Dan Kahan, of Georgetown’s Exploring International Law blog, posted a link to the AP coverage (with excerpts) of Justice Ginsburg’s recent remarks at a recent New York City Bar Association reception. The lecture, which was given by Mary Robinson, former president of Ireland, was in Justice Ginsburg’s honor. Justice Ginsburg remarked: “I will take enlightenment wherever I can get it…I don't want to stop at a national boundary.”
How can we interpret the justice’s remarks in light of the current debate on the matter of citing to foreign law. Truly, I don’t know how to interpret the justice’s mention of enlightenment. For one, I find it an interesting choice of words. If we assume the common usage of “enlightenment,” then the justice most probably meant learning, “education that results in understanding and the spread of knowledge.”
In her recent article, which I posted about here, Mary Ann Glendon suggested that this process of “learning” is selective, and I will add results-oriented: “The problem is not reference to foreign law: It is how foreign law is used by judges who usurp powers reserved under the Constitution to the people and their elected representatives, and whose desire to "learn" is limited to finding arguments in support of conclusions that have little constitutional warrant. The learning process of the foreign law enthusiasts, moreover, is selective.”

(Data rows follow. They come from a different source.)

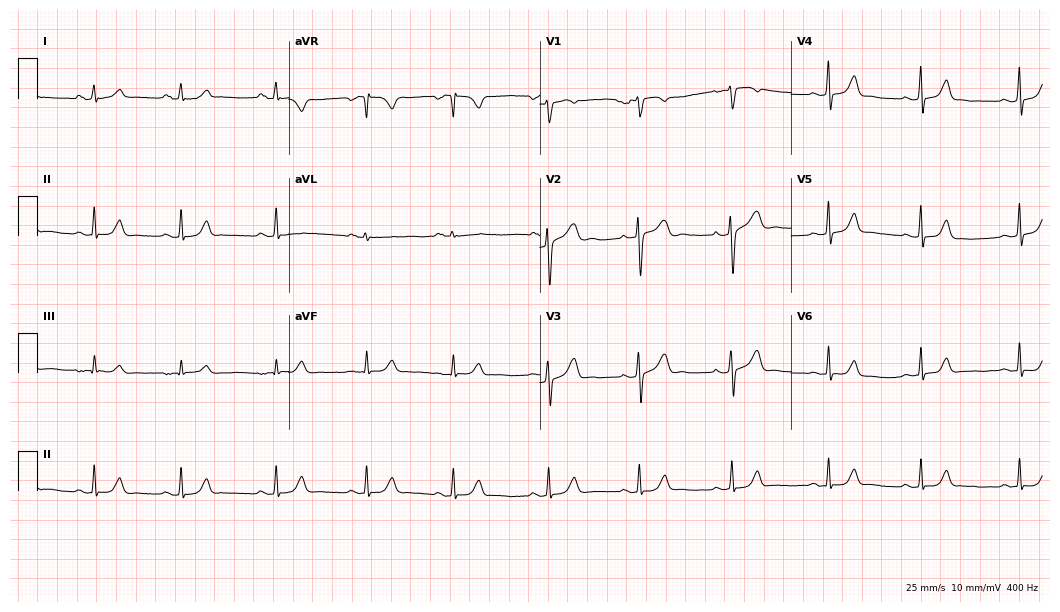
12-lead ECG from a 24-year-old female patient. Screened for six findings — first-degree AV block, right bundle branch block, left bundle branch block, sinus bradycardia, atrial fibrillation, sinus tachycardia — none is recorded.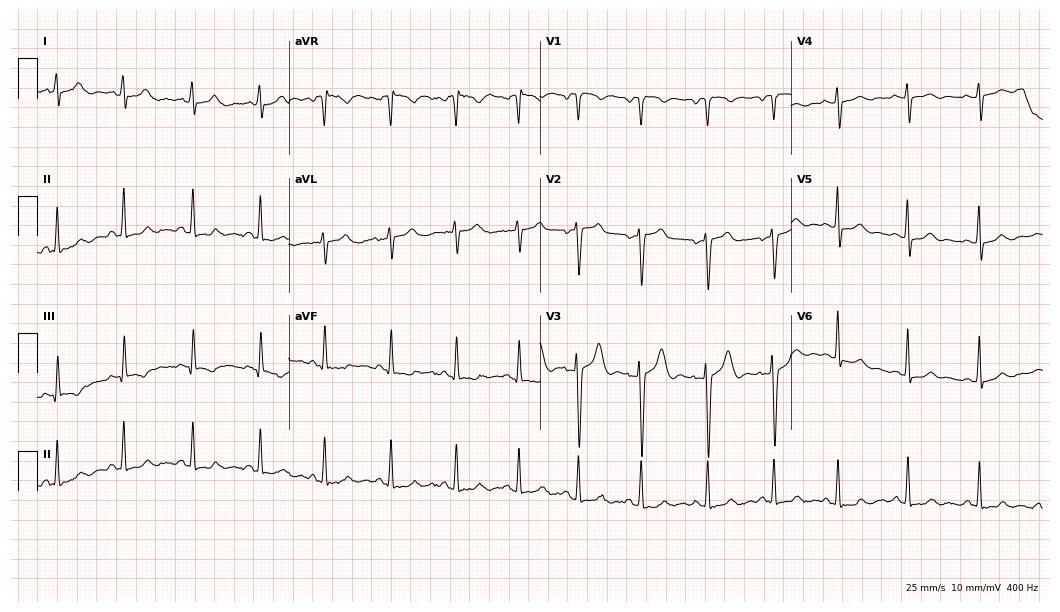
12-lead ECG (10.2-second recording at 400 Hz) from a female patient, 17 years old. Labelled as a normal ECG.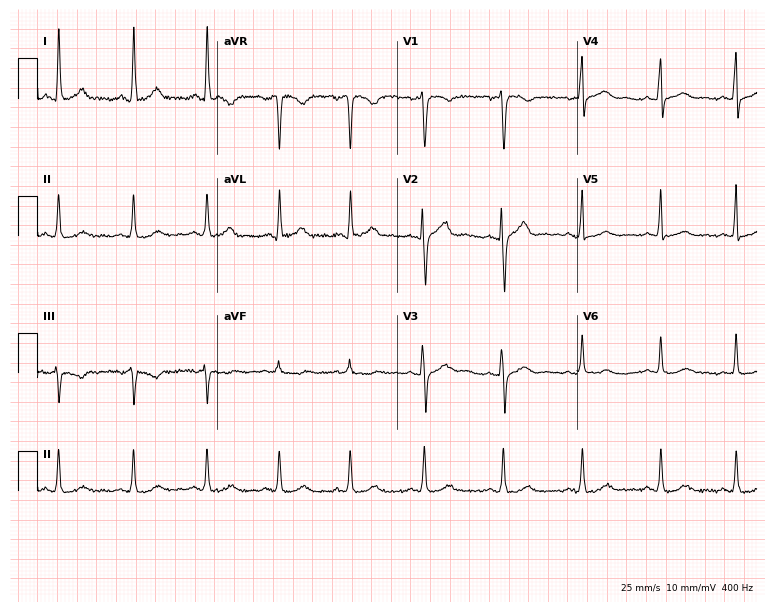
Resting 12-lead electrocardiogram (7.3-second recording at 400 Hz). Patient: a 44-year-old female. Read as a normal ECG.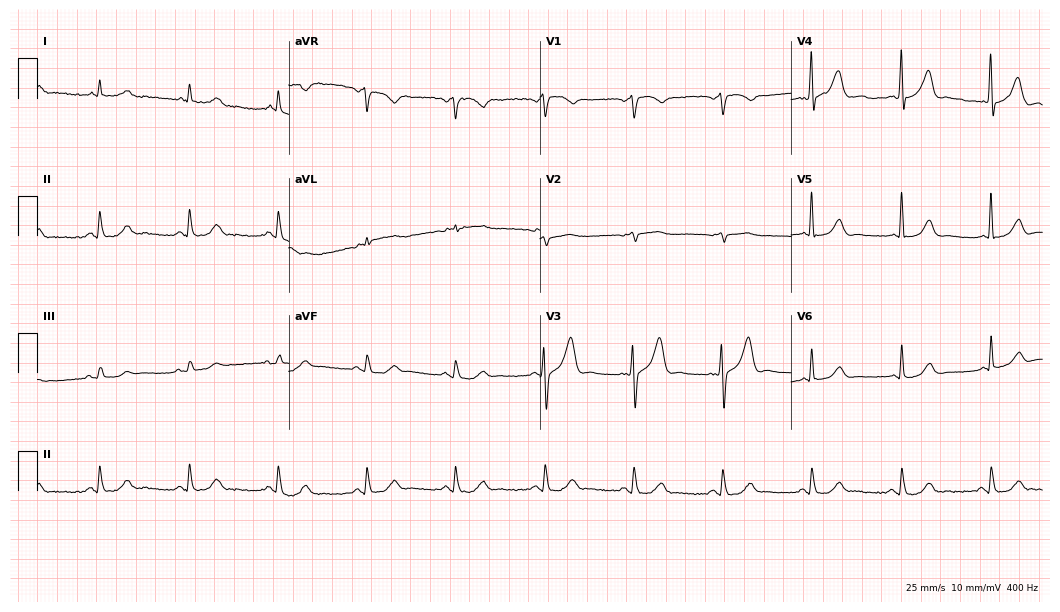
Electrocardiogram (10.2-second recording at 400 Hz), a man, 71 years old. Of the six screened findings (first-degree AV block, right bundle branch block, left bundle branch block, sinus bradycardia, atrial fibrillation, sinus tachycardia), none is recorded.

Glendon then quotes Scalia’s take that those who cite to foreign law are merely “looking over the heads of the crowd and picking out their friends.” That is to say, in light of Justice Ginsburg’s comment, that those who cite to foreign law are not so much open to the diversity of law on any topic but choose, instead, to focus on those foreign laws that lend support to a pre-determined result. This is explained by Glendon later in her piece that those who cite to foreign law ignore the diversity and difference in foreign laws: “They have shown no disposition to explore why most democracies take a different view from theirs on exclusion of illegally obtained evidence, regulation of abortion or separation of church and state.”
Given the diversity in and of foreign law, enlightenment to/of others’ ways is perhaps a pretext to add support not otherwise lent by our domestic law. That conclusion is, to be sure, quite cynical, but not improbable. As Glendon, whose expertise is in comparative law, suggests, there is a definite difference in the way other legal systems conceive the rules of evidence, regulate abortion, or how religion and government should interplay. Those justices who’ve taken to citing foreign law have not taken any care to account for the foreign law in opposition to their opinion/holding. A natural conclusion is that citing to foreign law, as it is practiced, is self-serving and results-oriented. This betrays the semantics of Justice Ginsberg’s comment, which referenced enlightenment, not a results-oriented endeavor.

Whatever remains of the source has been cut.